I live in Easterhouse, the huge estate on the eastern edge of Glasgow, which tends to get a bad press. The writer Alan Massie once declared that "the word Easterhouse represents failure, deprivation, poverty and squalor. Would anyone live there of choice?"

Many residents resent this negative image. In recent years much of the housing stock has been refurbished, and a strong sense of community has always sustained people through hard times. Two weeks ago, I was in a local project when a woman came in distressed, dishevelled and penniless; it was neighbours who comforted her, looked after her baby, found her somewhere to stay.

But it cannot be denied that enormous deprivations exist in Easterhouse. It has never recovered from the closure of coalmines (the estate is built over mine shafts), the docks and the steel industry. Consequently, male unemployment is above 40 per cent. And those in work tend to be on low wages. In Easterhouse, more than 80 per cent qualify for school clothing grants, which are given to families with low incomes, whether working or not.

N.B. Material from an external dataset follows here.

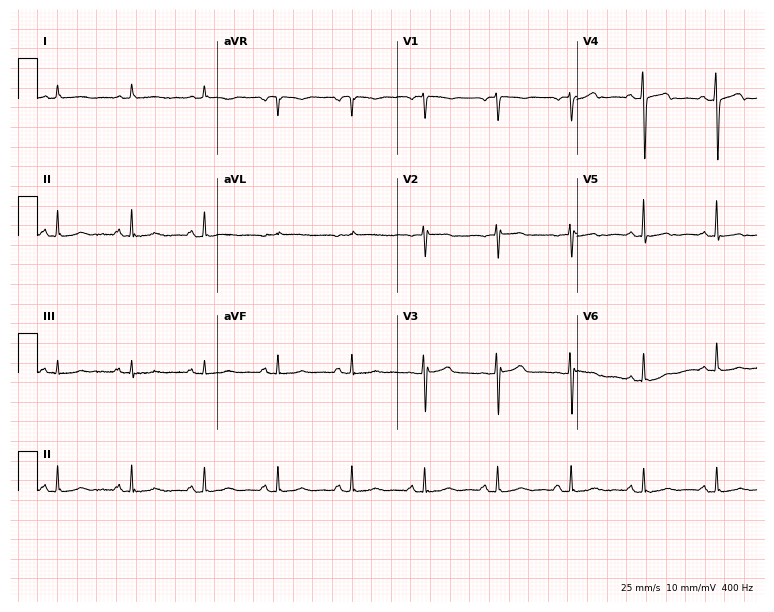
Electrocardiogram, a 76-year-old female. Of the six screened findings (first-degree AV block, right bundle branch block, left bundle branch block, sinus bradycardia, atrial fibrillation, sinus tachycardia), none is recorded. Findings outside these six are not listed.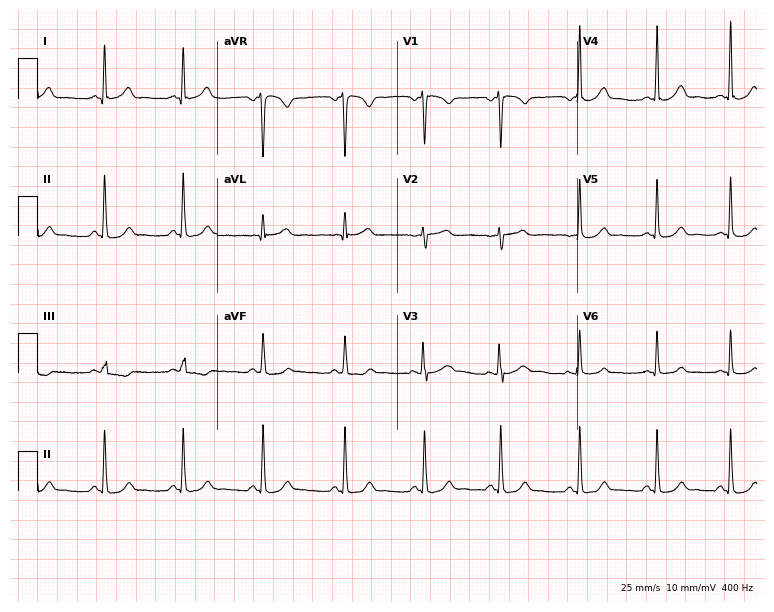
Resting 12-lead electrocardiogram. Patient: a 27-year-old female. Read as a normal ECG.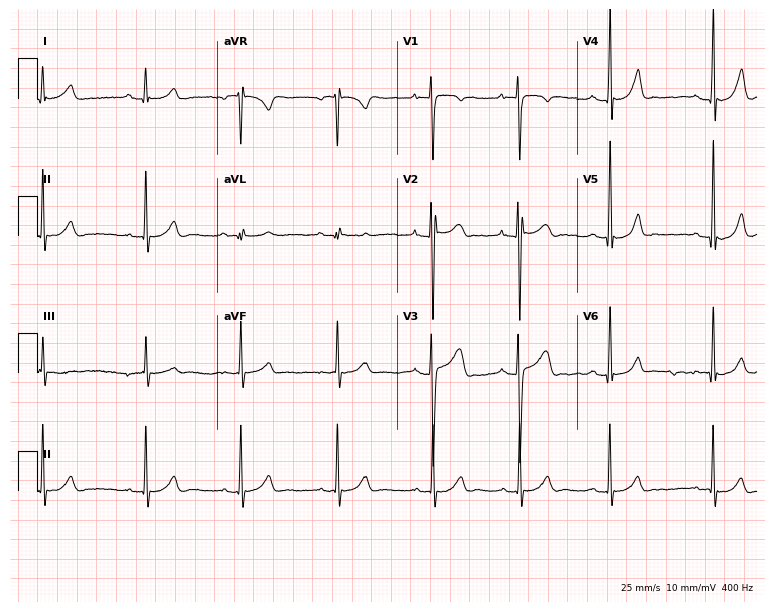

As Sir Donald has noted, this long-term poverty has undermined health. Children born in places such as Easterhouse often begin their lives with a low birth-weight, and as they grow up they tend to suffer respiratory diseases and heart disease. Deaths in the first year of life in Easterhouse have been around 46 per 1,000, compared with only 10 per 1,000 in nearby affluent suburbs. And adults are likely to die several years earlier than their counterparts elsewhere.

Children in Easterhouse are also twice as likely as children elsewhere to be involved in serious road accidents. This is despite the fact that only one in five households has the use of a car, compared with four out of five elsewhere. The explanation is that many people live in blocks of flats without gardens, so children play in the streets that drivers from outside Easterhouse use as a short cut.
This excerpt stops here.